Facultad de Veterinaria, Departamento de Medicina y Cirugía Animal, Universidad Complutense de Madrid, 28040 Madrid, Spain.
Microorganisms. 2021 Oct 29;9(11):2253. doi: 10.3390/microorganisms9112253.
Visceral leishmaniasis (VL) is the most severe clinical form of leishmaniasis, fatal if untreated. Vaccination is the most cost-effective approach to disease control; however, to date, no vaccines against human VL have been made available. This work examines the efficacy of a novel vaccine consisting of the membrane protein KMP11, LEISH-F3+ (a recombinant fusion protein, composed of epitopes of the parasite proteins nucleoside hydrolase, sterol-24-c-methyltransferase, and cysteine protease B), and the sand fly salivary protein LJL143, in two dose ratios. The inclusion of the TLR4 agonist GLA-SE as an adjuvant, and the use of virosomes (VS) as a delivery system, are also examined. In a hamster model of VL, the vaccine elicited antigen-specific immune responses prior to infection with . Of note, the responses were greater when higher doses of KMP11 and LEISH-F3+ proteins were administered along with the GLA-SE adjuvant and/or when delivered within VS. Remarkably, hamsters immunized with the complete combination (i.e., all antigens in VS + GLA-SE) showed significantly lower parasite burdens in the spleen compared to those in control animals. This protection was underpinned by a more intense, specific humoral response against the KMP11, LEISH-F3+, and LJL143 antigens in vaccinated animals, but a significantly less intense antibody response to the pool of soluble antigens (SLA). Overall, these results indicate that this innovative vaccine formulation confers protection against infection, supporting the advancement of the vaccine formulation into process development and manufacturing and the conduction of toxicity studies towards future phase I human clinical trials.
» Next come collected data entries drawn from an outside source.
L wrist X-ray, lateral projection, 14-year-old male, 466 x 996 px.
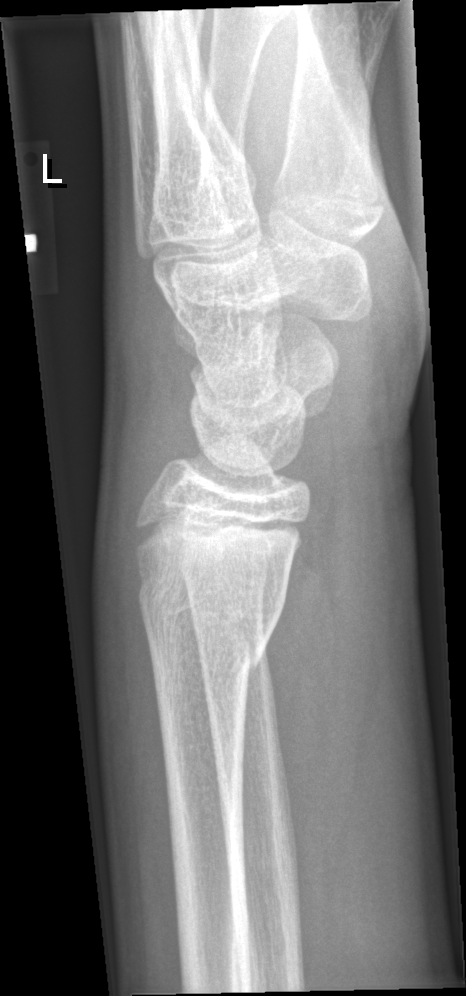

Coordinates are [x1, y1, x2, y2] in image pixels. AO/OTA classification: 23r-M/3.1; 23u-E/7. Fracture identified at <130,564>-<290,689>. Positive pronator fat-pad sign: <259,455>-<367,922>.
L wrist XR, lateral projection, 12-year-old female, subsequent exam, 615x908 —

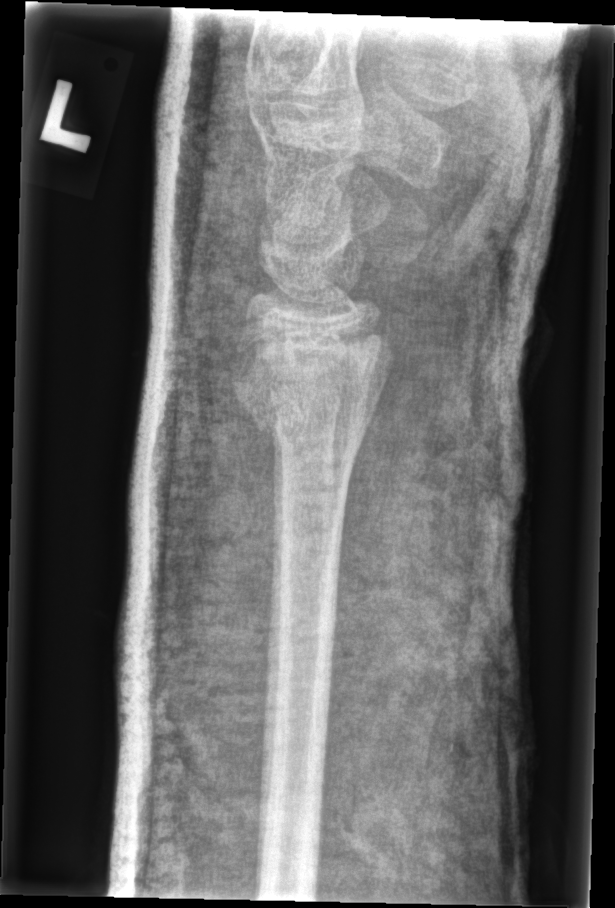 FINDINGS — (pixel coordinates, top-left origin, xyxy) Fracture: [224, 329, 397, 451]. AO code 23r-M/3.1; 23u-E/7.

内脏利什曼病(VL)是利什曼病最严重的临床形式,若不治疗会致命。疫苗接种是疾病控制最具成本效益的方法;然而,迄今为止,尚无针对人类VL的疫苗可供使用。这项研究考察了一种新型疫苗的疗效,该疫苗由膜蛋白KMP11、LEISH-F3 +(一种重组融合蛋白,由寄生虫蛋白核苷水解酶、固醇-24-甲基转移酶和半胱氨酸蛋白酶B的表位组成)以及白蛉唾液蛋白LJL143按两种剂量比例组成。还考察了包含TLR4激动剂GLA-SE作为佐剂以及使用病毒体(VS)作为递送系统的情况。在VL的仓鼠模型中,该疫苗在感染[病原体名称未给出]之前引发了抗原特异性免疫反应。值得注意的是,当与GLA-SE佐剂一起施用更高剂量的KMP11和LEISH-F3 +蛋白时,以及/或者当在VS内递送时,免疫反应更强。值得注意的是,与对照动物相比,用完整组合(即VS + GLA-SE中的所有抗原)免疫的仓鼠脾脏中的寄生虫负荷显著降低。这种保护作用的基础是接种疫苗的动物对KMP11、LEISH-F3 +和LJL143抗原产生了更强烈、特异性的体液反应,但对可溶性抗原池(SLA)的抗体反应强度明显较低。总体而言,这些结果表明这种创新的疫苗配方可提供针对[病原体名称未给出]感染的保护,支持将该疫苗配方推进到工艺开发和生产阶段,并开展毒性研究以进行未来的I期人体临床试验。